Date: 2026-05-28 Branch: research/cuda-cross-backend-baseline-20260528 Purpose: Establish a numeric and throughput baseline for CPU and CUDA (SYCL skipped — no Intel device exposed to one-off container) before perf/cuda-vif-filter1d-ncu-driven and future optimization PRs land. All future performance PRs should cite this digest as the pre-optimization reference point.


Environment

Item Value
Container vmaf-dev-mcp:cuda13.3 (one-off docker run --rm --gpus all)
GPU NVIDIA GeForce RTX 4090
CUDA driver 610.43.02
vmaf binary /build/vmaf/core/build/tools/vmaf v3.0.0
Model vmaf_v0.6.1.json
SYCL Skipped — vmaf_sycl_state_init fails (no /dev/dri Intel node passed to container)
HIP Skipped — no AMD device on host
Metal Skipped — not Linux

Workloads

ID File pair Resolution Frames bit-depth
WL1 src01_hrc00_576x324.yuvsrc01_hrc01_576x324.yuv 576×324 48 8-bit
WL2 checkerboard_1920_1080_10_3_0_0.yuv..._1_0.yuv 1920×1080 3 8-bit
WL3 checkerboard_1920_1080_10_3_0_0.yuv..._10_0.yuv 1920×1080 3 8-bit

Wall-Time Baseline (3 runs each; all values in ms)

Workload Backend Run 1 Run 2 Run 3 Median
WL1 (576×324, 48f) CPU 96 86 90 90
WL1 (576×324, 48f) CUDA 170 148 149 149
WL2 (1080p, 3f) CPU 107 72 73 73
WL2 (1080p, 3f) CUDA 161 147 154 154
WL3 (1080p, 3f) CPU 73 75 74 74
WL3 (1080p, 3f) CUDA 147 153 152 152

Interpretation: CPU is faster than CUDA on all three workloads at these frame counts. CUDA overhead (init + H2D/D2H transfers) dominates at 3–48 frames. Throughput advantage only appears with larger batch sizes; the perf_benchmark_results.json snapshot (BBB 1080p, 48 frames) shows CUDA at ~249 fps vs CPU at ~44 fps — a 5.7× advantage at that batch size. The crossover point is somewhere between 10 and 48 frames for 1080p content.

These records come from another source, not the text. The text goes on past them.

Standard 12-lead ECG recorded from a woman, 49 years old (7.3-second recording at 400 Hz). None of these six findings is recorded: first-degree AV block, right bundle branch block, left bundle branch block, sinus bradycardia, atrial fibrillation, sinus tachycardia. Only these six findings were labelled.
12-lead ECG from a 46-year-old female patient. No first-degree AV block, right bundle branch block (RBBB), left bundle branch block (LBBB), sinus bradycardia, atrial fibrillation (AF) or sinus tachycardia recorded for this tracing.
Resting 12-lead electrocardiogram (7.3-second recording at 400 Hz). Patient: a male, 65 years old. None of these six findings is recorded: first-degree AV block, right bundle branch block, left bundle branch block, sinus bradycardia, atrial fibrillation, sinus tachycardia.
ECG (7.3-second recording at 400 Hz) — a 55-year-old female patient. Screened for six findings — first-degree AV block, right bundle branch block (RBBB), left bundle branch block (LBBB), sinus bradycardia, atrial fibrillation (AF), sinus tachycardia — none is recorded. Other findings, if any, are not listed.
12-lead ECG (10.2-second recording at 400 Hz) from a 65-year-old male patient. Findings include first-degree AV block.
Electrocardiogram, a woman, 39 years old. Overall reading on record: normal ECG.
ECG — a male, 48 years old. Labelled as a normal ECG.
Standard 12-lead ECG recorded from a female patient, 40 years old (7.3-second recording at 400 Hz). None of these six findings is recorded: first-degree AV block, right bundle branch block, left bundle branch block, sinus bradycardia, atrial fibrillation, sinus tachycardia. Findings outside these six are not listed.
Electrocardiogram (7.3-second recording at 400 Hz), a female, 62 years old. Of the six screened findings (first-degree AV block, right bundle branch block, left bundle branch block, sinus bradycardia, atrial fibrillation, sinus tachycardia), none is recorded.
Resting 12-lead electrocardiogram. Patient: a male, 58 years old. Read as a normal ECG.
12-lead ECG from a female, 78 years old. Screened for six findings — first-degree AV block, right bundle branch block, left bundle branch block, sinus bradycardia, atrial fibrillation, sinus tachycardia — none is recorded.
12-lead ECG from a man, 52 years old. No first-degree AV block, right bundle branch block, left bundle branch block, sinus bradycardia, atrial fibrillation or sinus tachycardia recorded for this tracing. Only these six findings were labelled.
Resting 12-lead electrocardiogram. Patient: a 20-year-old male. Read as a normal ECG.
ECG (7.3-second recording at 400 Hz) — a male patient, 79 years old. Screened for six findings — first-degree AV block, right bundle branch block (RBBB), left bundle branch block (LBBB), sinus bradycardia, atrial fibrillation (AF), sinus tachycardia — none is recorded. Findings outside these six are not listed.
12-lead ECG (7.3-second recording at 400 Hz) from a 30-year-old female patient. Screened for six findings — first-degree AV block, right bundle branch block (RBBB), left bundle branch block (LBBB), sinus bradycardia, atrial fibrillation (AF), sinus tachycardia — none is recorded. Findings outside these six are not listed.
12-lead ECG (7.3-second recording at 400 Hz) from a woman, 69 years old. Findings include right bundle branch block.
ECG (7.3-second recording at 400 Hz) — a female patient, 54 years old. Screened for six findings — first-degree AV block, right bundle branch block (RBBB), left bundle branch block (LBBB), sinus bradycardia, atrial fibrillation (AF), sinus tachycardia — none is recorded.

Score Correctness vs CPU (ADR-0119 tolerance)

Workload CPU score CUDA score Delta ULP diff Status
WL1 (576×324, 48f) 76.667830 76.667829 −1.0×10⁻⁶ 70,368,744 WITHIN TOLERANCE
WL2 (1080p, 3f) 35.068672 35.068668 −4.0×10⁻⁶ 562,949,953 WITHIN TOLERANCE
WL3 (1080p, 3f) 7.985899 7.985899 0.0 0 EXACT

The ULP values reflect the IEEE-754 bit-level distance between the two float64 values. The delta at WL2 is ~1.1×10⁻⁷ relative error, well within the established "close but never bit-exact" GPU tolerance (memory note: golden gate is CPU-only; GPUs NOT bit-exact). No correctness finding.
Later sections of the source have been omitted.